PyTorch does not offer a predefined dataset class for Kitti. You will need to implement a KittiDataset class by yourself.
Training
Train the network using the images in the train set mentioned in the Dataset section with your own hyper-parameters. Please note that the number of epoch should be no more than 50, otherwise you may need to adjust your learning rate for your setting.
Use cross entropy loss over the individual pixels as the loss function. You could use ‘torch.nn.CrossEntropyLoss‘.

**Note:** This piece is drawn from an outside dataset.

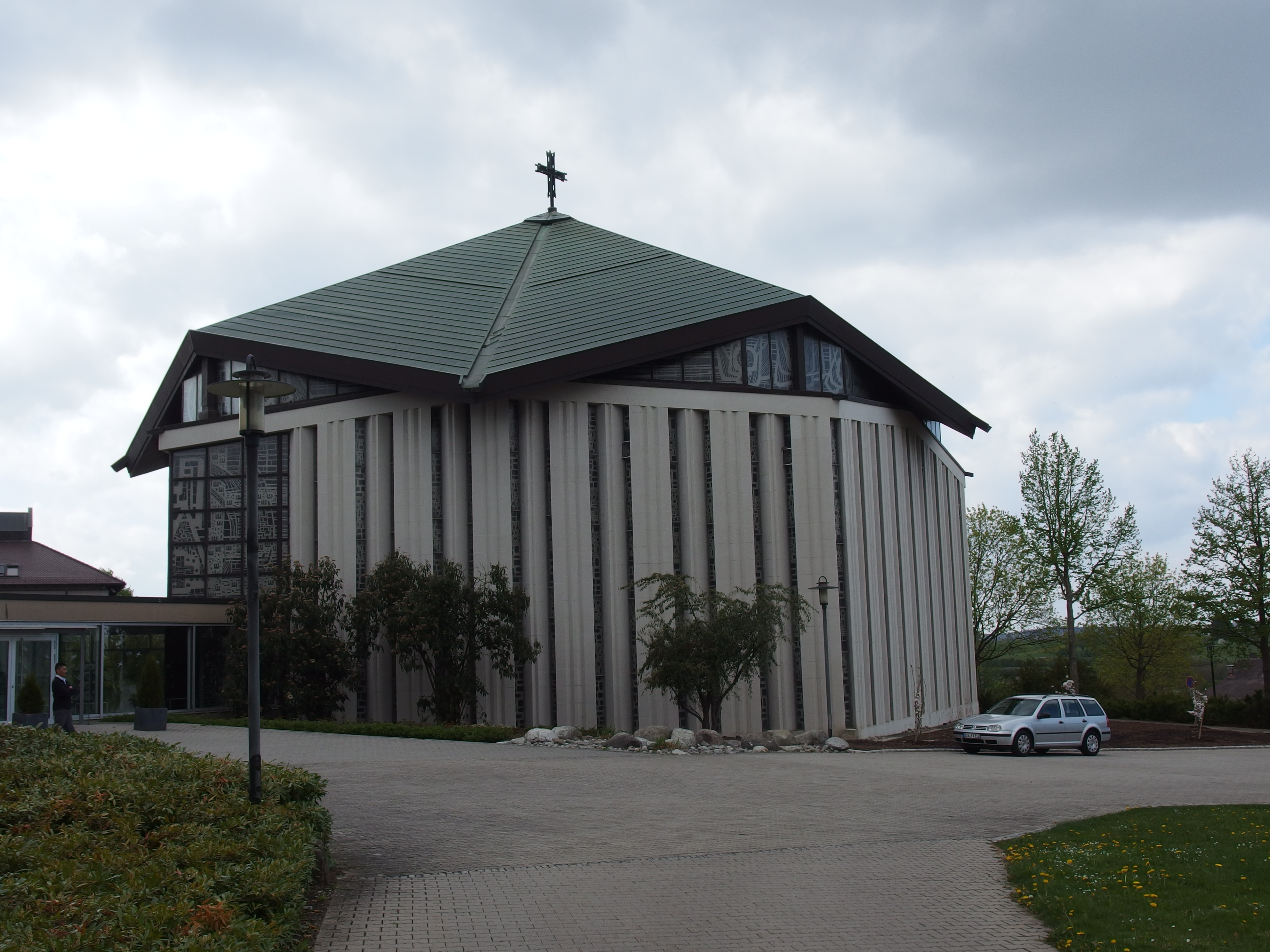 Kirche Maria Königin, Liebfrauenhöhe, Rottenburg am Neckar

It should not be necessary to do data augmentation as there are many samples in each image. However, if you choose to experiment with augmentations, please note that you would need to perform the same augmentation on the ground-truth segmentation mask as well. As an example, in classification setting, a flipped dog is still a dog, however, in the image segmentation setting, a flipped dog will require a flipped mask. Record the IoU and loss after each iteration so that you can monitor it and plot it to show results.
Evaluation metric
Use the following two evaluation metrics
-
Pixel-level intersection-over-union (IoU): Pixel-level IoU = TP/(TP+FP+FN), where TP, FP, and FN are the numbers of true positive, false positive, and false negative pixels, respectively. Pixel-level IoU should be computed on each class separately (treat other classes as negative when computing for on class). NOTE: You should compute IoU over all testing images not on a single image.
-
Mean Intersection-over-Union (mIoU): Simple average of per-class pixel-level IoUs, it reflects the model’s generality on all classes. Please write your own code to evaluate network performance.
Results
Map your output labels to color images which should look like the images in the semantic rgb folder. Color mapping is provided in the filedevkit semantics/devkit/helpers/labels.py.
SUBMISSION
You should turn in a PDF report along with your code in a compressed file with the following components:
-
A brief description of the programs you write, including the source listing.
-
Evolution of loss function with multiple steps.
-
A summary and discussion of the results, including the effects of parameter choices. Compare the 2 versions of modified FCN (32s and 16s). Include the visualization of results; show some examples of successful and some failure examples.